"Methalox" requires a methane tank and a separate oxygen tank. "Hydrolox" requires a hydrogen tank and a separate tank of, again, oxygen. As liquified propellants absorb heat from their surroundings, their temperature will rise until they reach their respective boiling points. After that, the temperature of the liquid will stop rising but some of it will begin to phase transition into a gas.
If you created a propellant depo with three tanks containing liquid hydrogen, methane, and oxygen, and all three were at their boiling points, then the liquid hydrogen tank would be the coldest. You could take advantage of that and use the hydrogen tank to cool the other two tanks. Then you could keep the temperatures of the liquid methane and liquid oxygen tanks below their boiling points. This way you would only have to deal with boil-off in the liquid hydrogen tank - at least so long as there is still liquid hydrogen in that tank.
To figure out if this would be worthwhile, you need to know the enthalpy of vaporization of the three liquids.
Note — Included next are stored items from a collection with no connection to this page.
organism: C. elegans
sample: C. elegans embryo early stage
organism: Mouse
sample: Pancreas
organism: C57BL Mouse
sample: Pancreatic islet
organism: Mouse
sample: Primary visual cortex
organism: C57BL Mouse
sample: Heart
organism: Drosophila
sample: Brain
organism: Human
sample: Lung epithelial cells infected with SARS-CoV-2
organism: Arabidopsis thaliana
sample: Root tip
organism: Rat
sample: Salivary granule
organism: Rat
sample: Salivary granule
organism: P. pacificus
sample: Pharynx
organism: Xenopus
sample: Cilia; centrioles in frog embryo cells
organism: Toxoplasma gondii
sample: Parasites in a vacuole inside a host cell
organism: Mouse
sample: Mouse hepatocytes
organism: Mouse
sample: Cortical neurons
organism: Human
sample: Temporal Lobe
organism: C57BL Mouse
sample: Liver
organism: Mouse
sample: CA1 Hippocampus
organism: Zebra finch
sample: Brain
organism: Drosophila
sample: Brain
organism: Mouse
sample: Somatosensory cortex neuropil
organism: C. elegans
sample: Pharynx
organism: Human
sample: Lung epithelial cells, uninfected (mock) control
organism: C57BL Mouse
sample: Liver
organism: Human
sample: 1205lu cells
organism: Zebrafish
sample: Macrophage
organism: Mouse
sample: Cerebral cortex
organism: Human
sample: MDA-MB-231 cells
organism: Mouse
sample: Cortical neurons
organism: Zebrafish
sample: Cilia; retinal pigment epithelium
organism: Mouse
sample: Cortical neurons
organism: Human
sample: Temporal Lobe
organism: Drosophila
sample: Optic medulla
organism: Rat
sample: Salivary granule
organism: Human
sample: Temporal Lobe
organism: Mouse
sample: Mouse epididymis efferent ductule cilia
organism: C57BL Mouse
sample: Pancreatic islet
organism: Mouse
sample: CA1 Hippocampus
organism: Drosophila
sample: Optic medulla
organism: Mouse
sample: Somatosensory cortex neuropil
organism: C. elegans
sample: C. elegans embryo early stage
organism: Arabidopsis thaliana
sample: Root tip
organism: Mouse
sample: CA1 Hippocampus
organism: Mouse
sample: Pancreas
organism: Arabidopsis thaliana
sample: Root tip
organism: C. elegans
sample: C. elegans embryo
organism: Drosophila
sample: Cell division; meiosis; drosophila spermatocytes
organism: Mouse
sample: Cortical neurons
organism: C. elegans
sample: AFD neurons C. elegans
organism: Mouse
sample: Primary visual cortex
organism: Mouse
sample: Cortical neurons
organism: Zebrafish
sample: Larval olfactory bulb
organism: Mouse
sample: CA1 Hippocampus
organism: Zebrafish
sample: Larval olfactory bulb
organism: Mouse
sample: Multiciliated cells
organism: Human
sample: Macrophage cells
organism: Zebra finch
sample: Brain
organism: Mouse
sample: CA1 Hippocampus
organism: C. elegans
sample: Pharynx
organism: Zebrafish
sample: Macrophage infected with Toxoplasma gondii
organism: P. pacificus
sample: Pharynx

Hydrogen is 0.9 kJ/mol, Oxygen is 6.92 kJ/mol, and Methane is 8.17 kJ/mol.
If the liquid hydrogen absorbs 0.9 kJ, then one mol would be converted to H2 gas and so you'd lose about 2 grams.
If the liquid oxygen absorbs 0.9 kJ, then 0.9/6.92=0.13 mols of O2 would be converted to gas, about 4 grams.
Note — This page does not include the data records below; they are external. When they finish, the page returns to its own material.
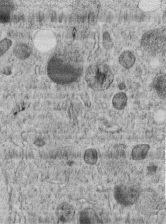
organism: C. elegans
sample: C. elegans embryo early stage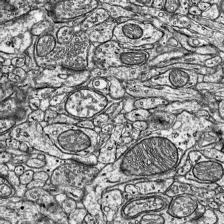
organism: Mouse
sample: Visual Cortex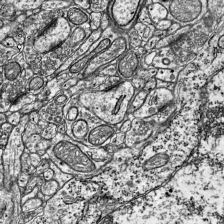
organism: Mouse
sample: Visual Cortex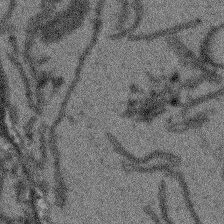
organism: Arabidopsis thaliana
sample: Root tip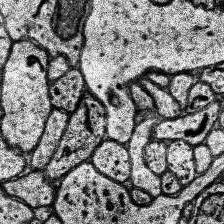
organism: Human
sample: Temporal Lobe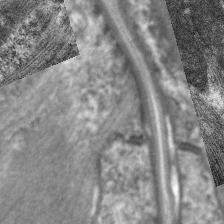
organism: C. elegans
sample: Pharynx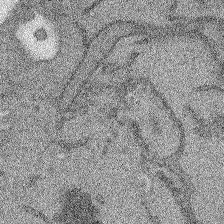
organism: Human
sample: HeLa cells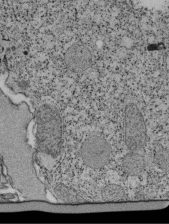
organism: Tetrahymena
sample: Cilia in tetrahymena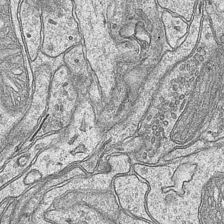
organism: Mouse
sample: CA1 Hippocampus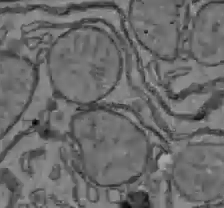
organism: C57BL Mouse
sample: Liver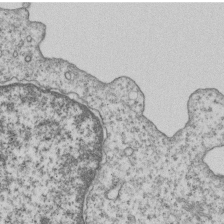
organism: Human
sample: MDA-MB-231 cells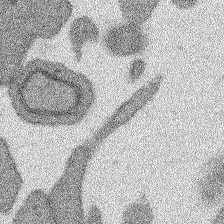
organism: Human
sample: HeLa cells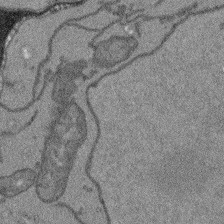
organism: Arabidopsis thaliana
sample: Root tip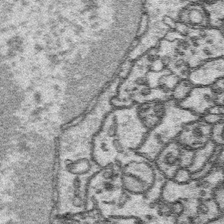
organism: Platynereis dumerilii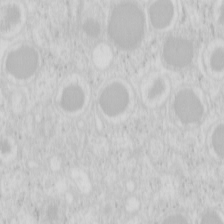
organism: Mouse
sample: Pancreas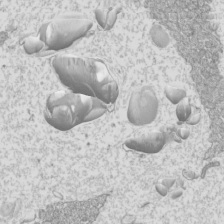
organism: Mouse
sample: Cilia; mouse epididymis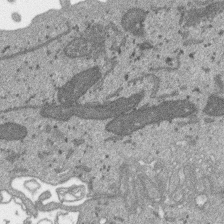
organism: Human
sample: Lung epithelial cells infected with SARS-CoV-2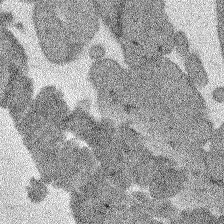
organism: Human
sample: HeLa cells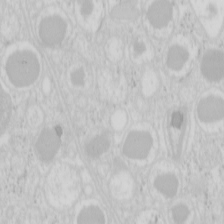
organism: Mouse
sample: Pancreas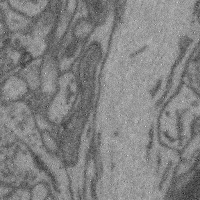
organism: Mouse
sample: Cerebral cortex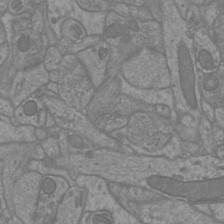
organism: Mouse
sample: Cortical neurons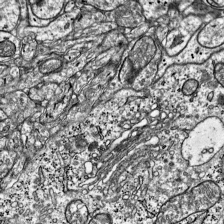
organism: Mouse
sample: Visual Cortex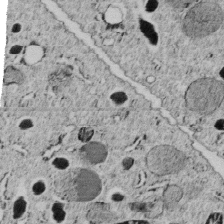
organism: C. elegans
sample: C. elegans embryo early stage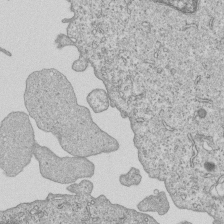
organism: Human
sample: MDA-MB-231 cells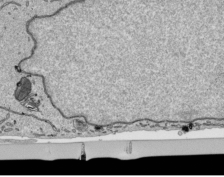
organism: Human
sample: Mitochondria in HCT116 cells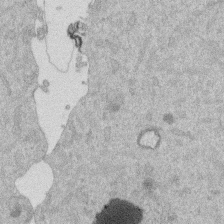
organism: Mouse
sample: Dividing mouse embryo 1 cell stage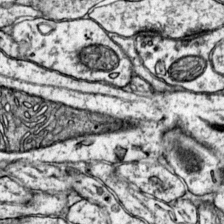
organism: Mouse
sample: Primary visual cortex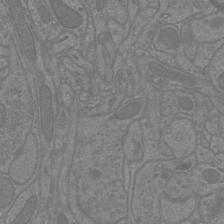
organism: Mouse
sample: Cortical neurons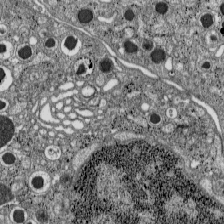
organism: C57BL Mouse
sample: Pancreatic islet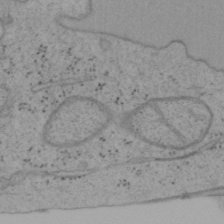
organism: Human
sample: HeLa cells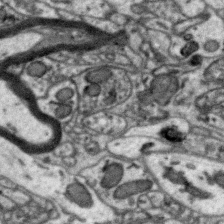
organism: Zebra finch
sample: Brain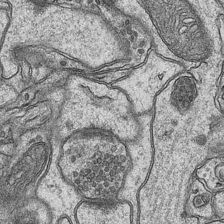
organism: Mouse
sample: CA1 Hippocampus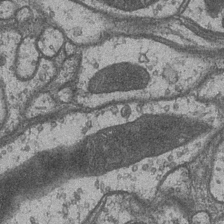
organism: Drosophila
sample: Optic medulla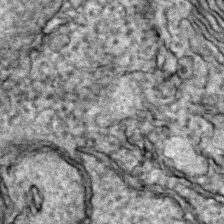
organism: Zebrafish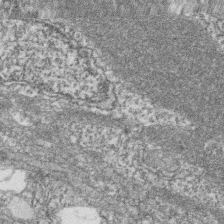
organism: Zebrafish
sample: Cilia; retinal pigment epithelium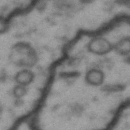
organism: Drosophila
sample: Brain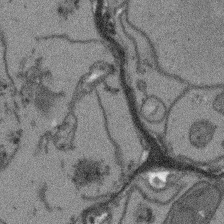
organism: Arabidopsis thaliana
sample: Root tip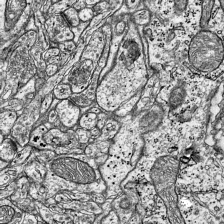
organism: Mouse
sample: Visual Cortex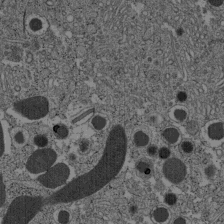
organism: C57BL Mouse
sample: Pancreatic islet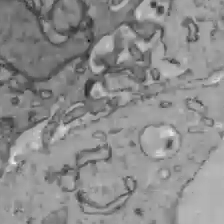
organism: C57BL Mouse
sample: Liver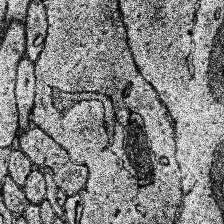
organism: Human
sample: Temporal Lobe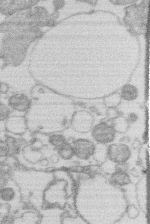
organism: Human
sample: Macrophage cells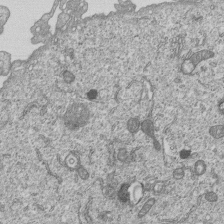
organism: Human
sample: MDA-MB-231 cells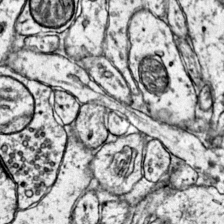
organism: Mouse
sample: Primary visual cortex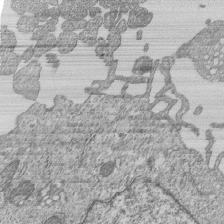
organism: Human
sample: MDA-MB-231 cells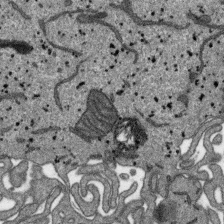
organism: Human
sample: Lung epithelial cells, uninfected (mock) control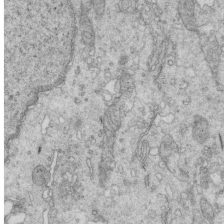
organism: Mouse
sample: Multiciliated cells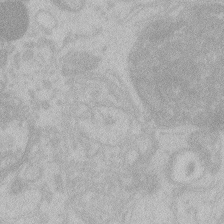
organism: Zebrafish
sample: Macrophage infected with Toxoplasma gondii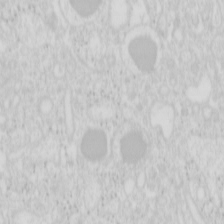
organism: Mouse
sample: Pancreas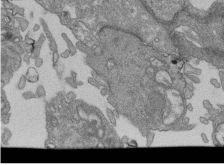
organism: Human
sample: Retinal organoid Rod and Cone cells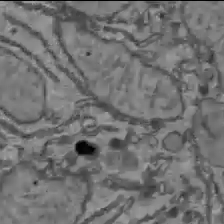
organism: C57BL Mouse
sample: Liver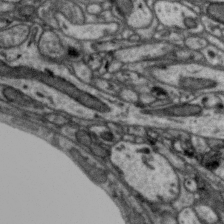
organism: Zebra finch
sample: Brain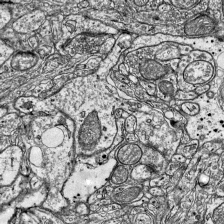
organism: Mouse
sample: Visual Cortex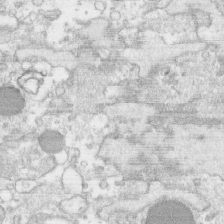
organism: Human
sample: CRL-1474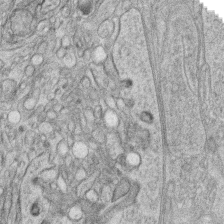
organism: Zebrafish
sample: synaptic ribbons in rod cells and cone cells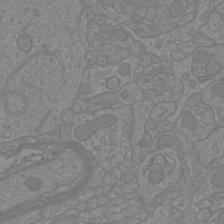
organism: Mouse
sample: Cortical neurons

If the liquid methane absorbs 0.9 kJ, then 0.9/8.17=0.11 mols of CH4 would be converted to gas, about 1.76 grams.
It might be worthwhile to send up some liquid H2 to keep the liquid O2 below its boiling point, but it probably would not be worthwhile to use liquid H2 to keep liquid CH4 below its boiling point.
If you did send up liquid H2 to cool the liquid O2, it might absorb heat faster since it's a lot colder than liquid oxygen. This would cancel out some of the benefits.
Still, it's an interesting idea...